Brand storytelling engagement and Chipotle’s Scarecrow

By | April 7, 2014

Today, I came across a post entitled “How Powerful Brand Storytelling Can Supplant Commercials” at the Content Marketing Institute by Michael Weiss, ¬†from figure18. I hadn’t heard much about the term ‘brand storytelling,’ but it really resonated with me because I’ve been using the term ‘interactive storytelling’ to describe my approach of using simulations and interactivity in marketing and training–the ‘brand’ part in my description has been implicit.

In the post, Michael described the power and impact of the Scarecrow, a video ‘advertisement’ made for Chipotle that uses storytelling in a marketing or advertising capacity to transmit/promote the brand’s message. He goes on to describe “how a brand creates content so good it becomes the program or broadcast”, or as I see it, the content is crafted in an engaging way to deliver a message that speaks to potential customers.
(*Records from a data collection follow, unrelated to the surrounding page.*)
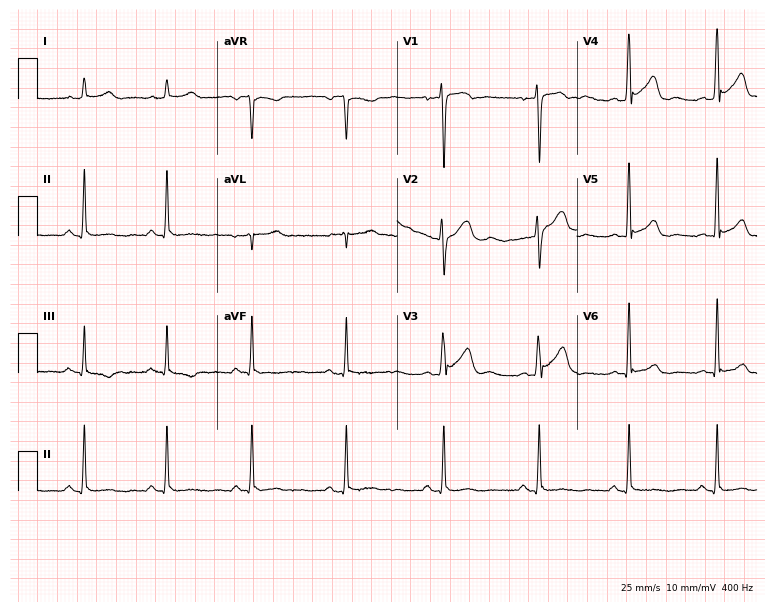
12-lead ECG from a male, 29 years old. Screened for six findings — first-degree AV block, right bundle branch block, left bundle branch block, sinus bradycardia, atrial fibrillation, sinus tachycardia — none is recorded.
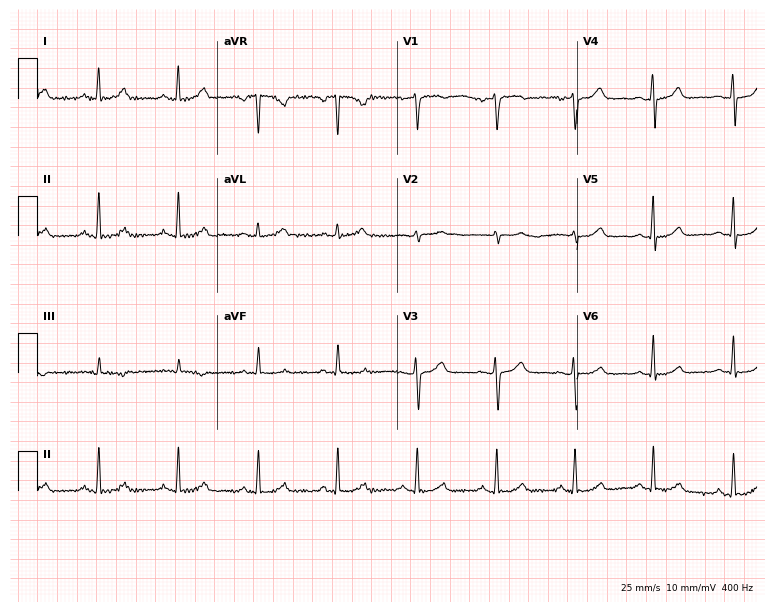
Standard 12-lead ECG recorded from a female, 55 years old. Read as a normal ECG.
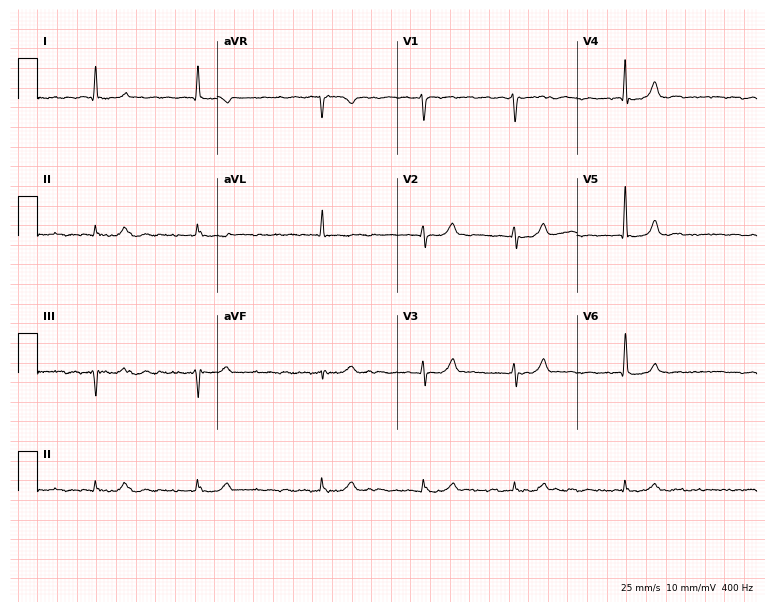
Resting 12-lead electrocardiogram. Patient: an 84-year-old female. The tracing shows atrial fibrillation.
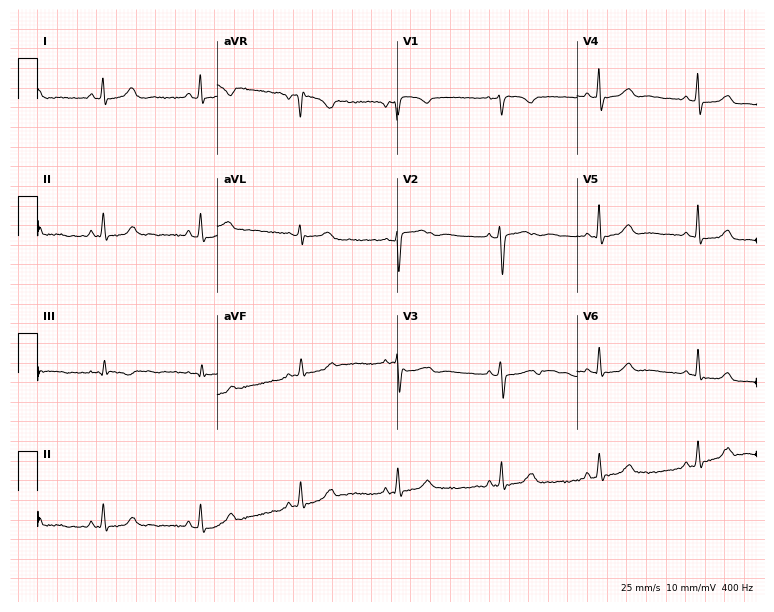
Electrocardiogram (7.3-second recording at 400 Hz), a female, 34 years old. Of the six screened findings (first-degree AV block, right bundle branch block (RBBB), left bundle branch block (LBBB), sinus bradycardia, atrial fibrillation (AF), sinus tachycardia), none is recorded.
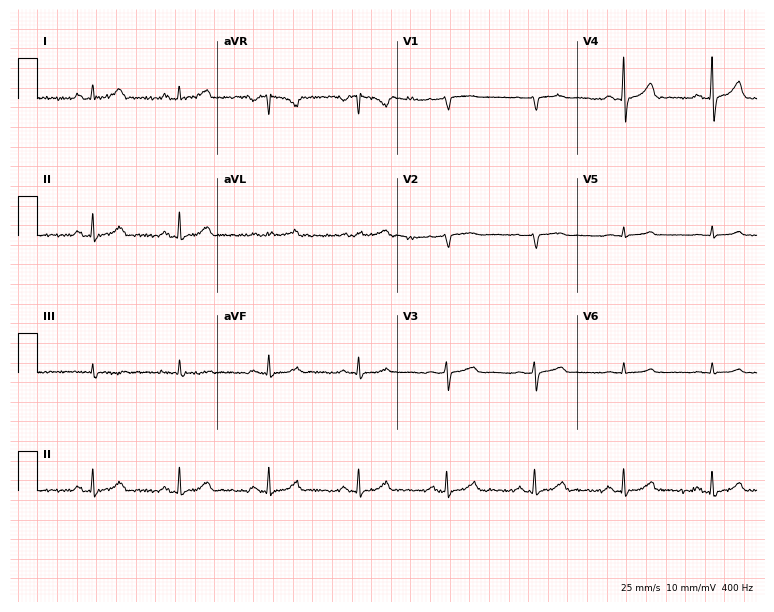
12-lead ECG from a woman, 43 years old (7.3-second recording at 400 Hz). Recorded interpretation: within normal limits.
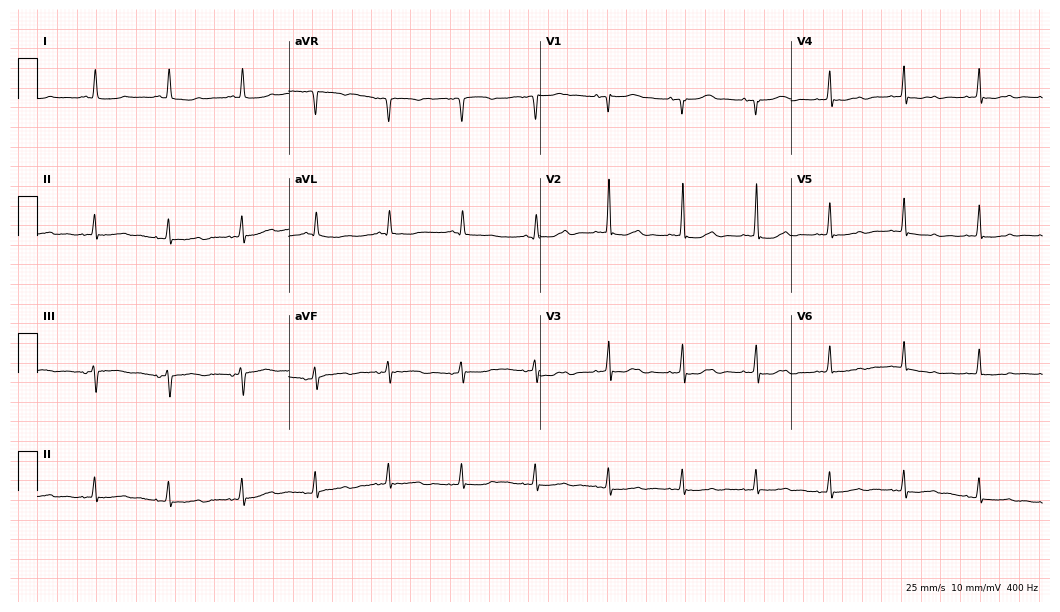
Electrocardiogram, a 71-year-old female. Of the six screened findings (first-degree AV block, right bundle branch block, left bundle branch block, sinus bradycardia, atrial fibrillation, sinus tachycardia), none is recorded. Only these six findings were labelled.

It is pretty obvious that the most direct way to deliver a message of relevance to potential customers is through helping to show why a product or service is relevant to that customer. Training content–which centers on solving customer problems–is a natural place to explore, but as I’ve written in other posts, the twist in converting to an advertising/marketing piece is adapt it in such a way to give the potential customers the confidence that they can solve the problem, not necessarily to teach the specific skills. I think this is why case studies are a particularly effective form of content marketing, because they naturally involve telling a real-world story about a company, its products, and its services.

The article is a great read because it emphasizes first the role of discovering/revealing/evoking a good story, “to put the story before the tactic,” said Jesse Coulter of CAA Marketing, the Los Angeles agency that worked with Chipotle to create the piece. Another member of the agency, Todd Hunter, talked about the value in creating “a story people want to engage in, or create experiences they want to be a part of and naturally consume.”

The Scarecrow is a video designed to inform viewers through an interesting story, which is the right vehicle to depict the corporate philosophy or message. The viewer doesn’t do anything or really interact with the content. To deliver a product-oriented advertisement, however, I think one can follow a similar story-based approach around problems revealed in product training or support, but one that gives the viewers/users an opportunity to interact as well, somewhat shaping the course of the solution. This enables the viewers/users to ‘own’ the solution through the advertisement.